Can we use MP3 audio file in speech to text Watson API ?
What are the popular unsupported formats for speech to text Watson API ?
I suggest you use WAV format, in the case: popular format. Depends the case use.
If you really need to use MP3
, you can simple to convert MP3 to WAV.
But, the formats Speech to Text support is:
audio/flac: Free Lossless Audio Codec (FLAC), a lossless compressed audio coding format. For more information, see en.wikipedia.org/wiki/FLAC.
audio/l16: Linear 16-bit Pulse-Code Modulation (PCM), an uncompressed audio data format. Use this media type to pass a raw PCM file. Note that linear PCM audio can also reside inside a container Waveform Audio File Format (WAV) file. For more information, see the Internet Engineering Task Force (IETF) Request for Comment (RFC) 2586 and en.wikipedia.org/wiki/Pulse-code_modulation.
audio/wav: Waveform Audio File Format (WAV), a standard created by Microsoft® and IBM. A WAV file is a container that is often used for uncompressed audio bitstreams but can contain compressed audio, as well. For more information, see en.wikipedia.org/wiki/WAV. The service supports WAV files that use any encoding. It accepts audio with a maximum of nine channels (due to an FFmpeg limitation).

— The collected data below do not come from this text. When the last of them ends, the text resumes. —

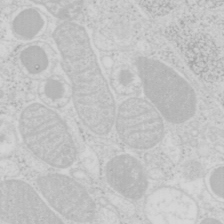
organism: Mouse
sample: Pancreas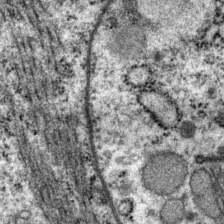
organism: P. pacificus
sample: Pharynx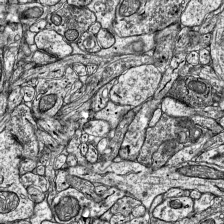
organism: Mouse
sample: Visual Cortex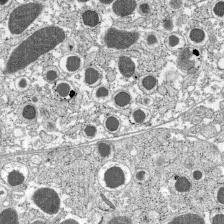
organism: C57BL Mouse
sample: Pancreatic islet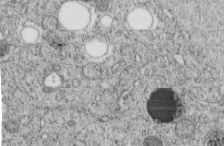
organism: C. elegans
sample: C. elegans embryo early stage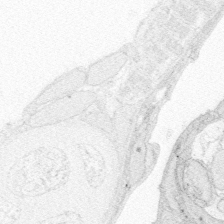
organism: Zebrafish
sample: Whole-Brain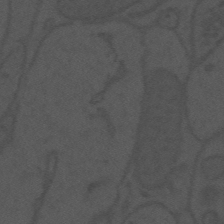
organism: Mouse
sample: Suprachiasmatic nucleus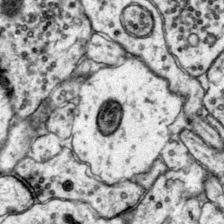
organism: Mouse
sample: Primary visual cortex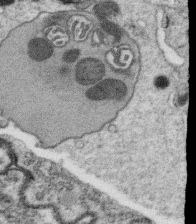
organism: C. elegans
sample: C. elegans oocyte; sperm cells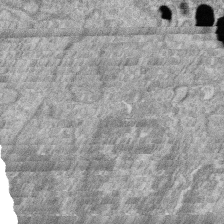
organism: Zebrafish
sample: Cilia; retinal pigment epithelium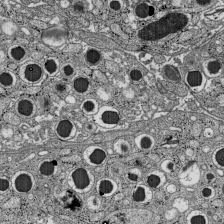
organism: C57BL Mouse
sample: Pancreatic islet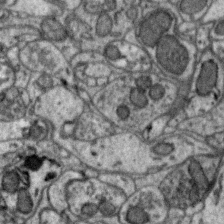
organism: Zebra finch
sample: Brain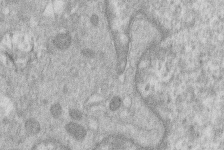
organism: Human
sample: Macrophage cells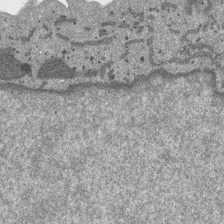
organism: Human
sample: Lung epithelial cells infected with SARS-CoV-2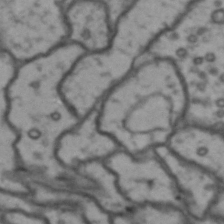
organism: Drosophila
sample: Brain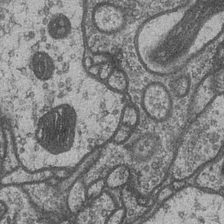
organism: Drosophila
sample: Optic medulla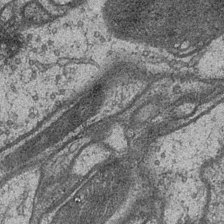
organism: Drosophila
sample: Optic medulla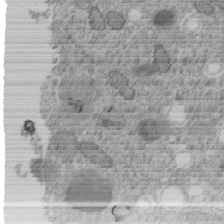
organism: C. elegans
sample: C. elegans embryo early stage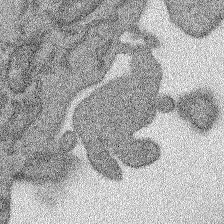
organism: Human
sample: HeLa cells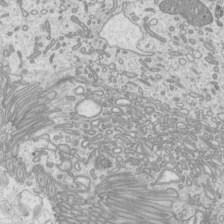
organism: Mouse
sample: Cilia; mouse epididymis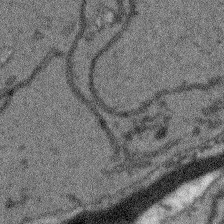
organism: Arabidopsis thaliana
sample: Root tip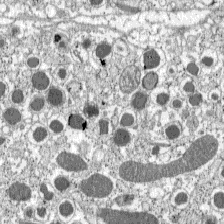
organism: C57BL Mouse
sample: Pancreatic islet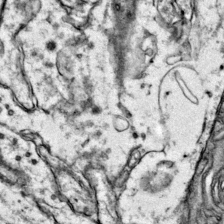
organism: Mouse
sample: Primary visual cortex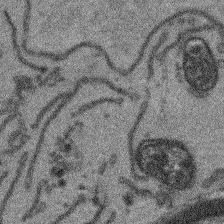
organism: Arabidopsis thaliana
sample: Root tip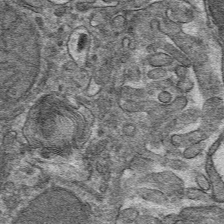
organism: Mouse
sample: Mouse hepatocytes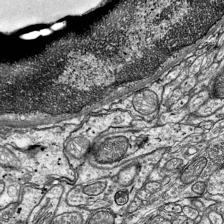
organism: Mouse
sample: Visual Cortex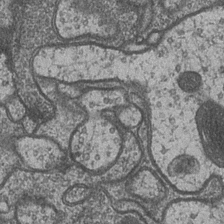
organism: Drosophila
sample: Optic medulla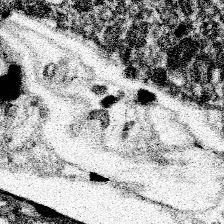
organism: Spongilla lacustris
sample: Neuroid cell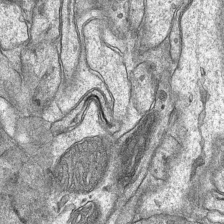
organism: Mouse
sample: CA1 Hippocampus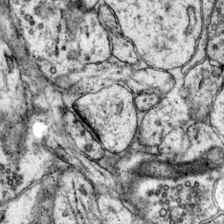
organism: Mouse
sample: Primary visual cortex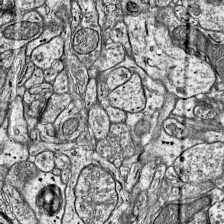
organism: Mouse
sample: Visual Cortex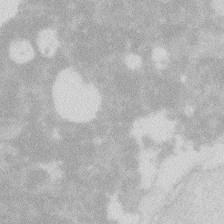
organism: Zebrafish
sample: Macrophage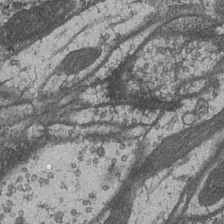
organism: Drosophila
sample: Optic medulla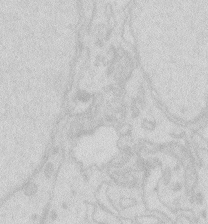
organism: Zebrafish
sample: Macrophage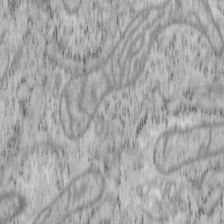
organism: Human
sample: HeLa cells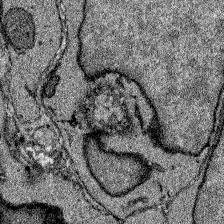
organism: Zebrafish
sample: Larval olfactory bulb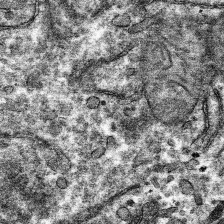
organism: Mouse
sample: Mouse hepatocytes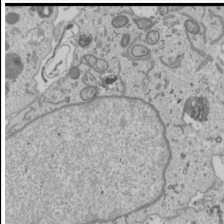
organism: Human
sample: Mitochondria in U2OS cells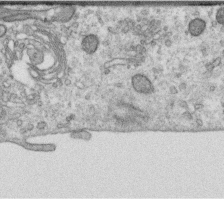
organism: Human
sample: Centriole in RPE cells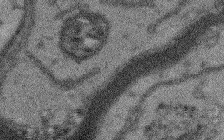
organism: Arabidopsis thaliana
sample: Root tip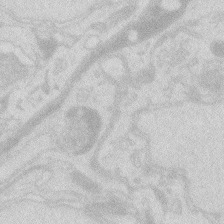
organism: Zebrafish
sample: Macrophage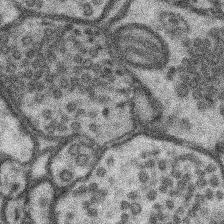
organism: Mouse
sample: Somatosensory cortex neuropil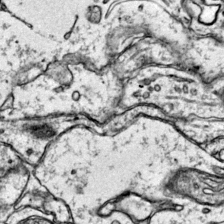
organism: Mouse
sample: Primary visual cortex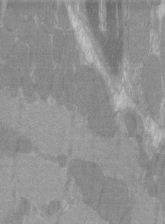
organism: C57BL Mouse
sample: Tibialis anterior muscle cell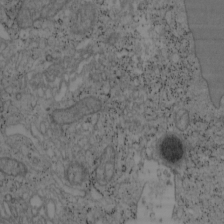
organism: Mouse
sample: OT-I killer T cells with ID8 ovarian cancer cells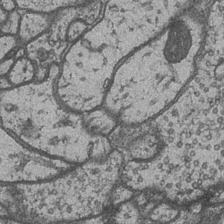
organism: Drosophila
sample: Optic medulla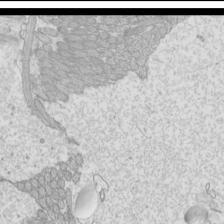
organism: Mouse
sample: Cilia; mouse epididymis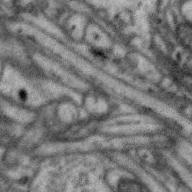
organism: Zebra finch
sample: Brain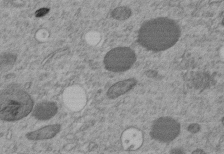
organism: C. elegans
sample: C. elegans embryo early stage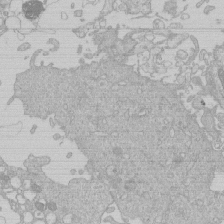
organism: Human
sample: Macrophage cells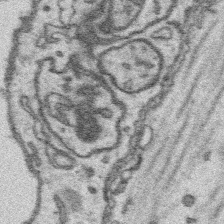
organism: Platynereis dumerilii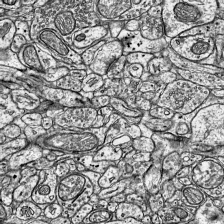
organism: Mouse
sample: Visual Cortex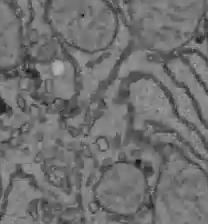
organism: C57BL Mouse
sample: Liver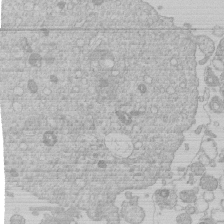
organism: Human
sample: Macrophage cells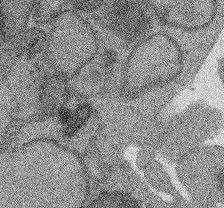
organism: Human
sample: HeLa cells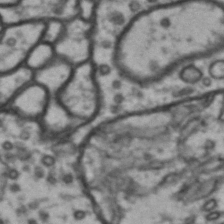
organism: Drosophila
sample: Brain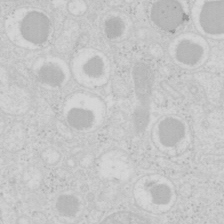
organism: Mouse
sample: Pancreas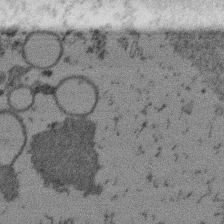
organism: Mouse
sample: Dividing mouse embryo 1 cell stage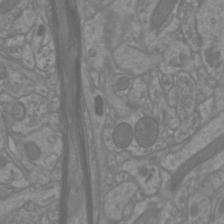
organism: Mouse
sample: Cortical neurons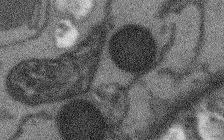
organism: Arabidopsis thaliana
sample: Root tip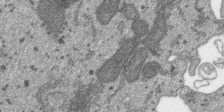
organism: Human
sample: Lung epithelial cells infected with SARS-CoV-2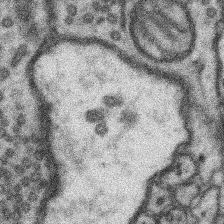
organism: Mouse
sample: Somatosensory cortex neuropil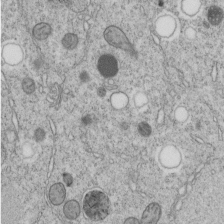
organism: C. elegans
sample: C. elegans embryo early stage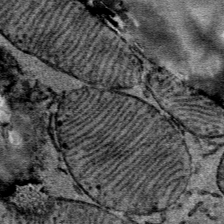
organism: Mouse
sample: Mouse Salivary gland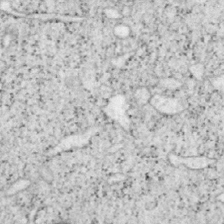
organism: Mouse
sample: OT-I killer T cells with ID8 ovarian cancer cells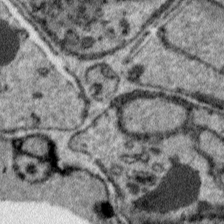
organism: Plasmodium falciparum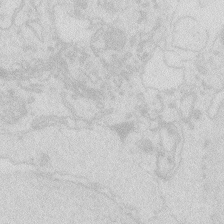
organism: Zebrafish
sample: Macrophage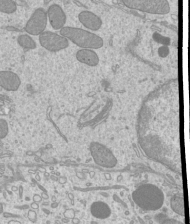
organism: Mouse
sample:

audio/ogg/ audio/ogg;codecs=opus / audio/ogg; codecs=vorbis: Ogg is a free, open container format maintained by the Xiph.org Foundation; for more information, see www.xiph.org/ogg/. Both codecs are free, open, lossy audio-compression formats. Opus is the preferred codec. If you omit the codec, the service automatically detects it from the input audio.
audio/webm/ audio/webm;codecs=opus/ audio/webm;codecs=vorbis: Web Media (WebM) is an open media-file format; for more information, see webmproject.org. WebM supports audio streams compressed with the Opus and Vorbis audio codecs; Opus is the preferred codec. If you omit the codec, the service automatically detects it from the input audio. For JavaScript code that shows how to capture audio from a microphone in a Chrome browser and encode it into a WebM data stream.
But, all formats with more details you can see in the Speech to Text Official Documentation. I suggest you to edit with more details and read the documentation, commonly, the documentation from IBM is very objective and complete.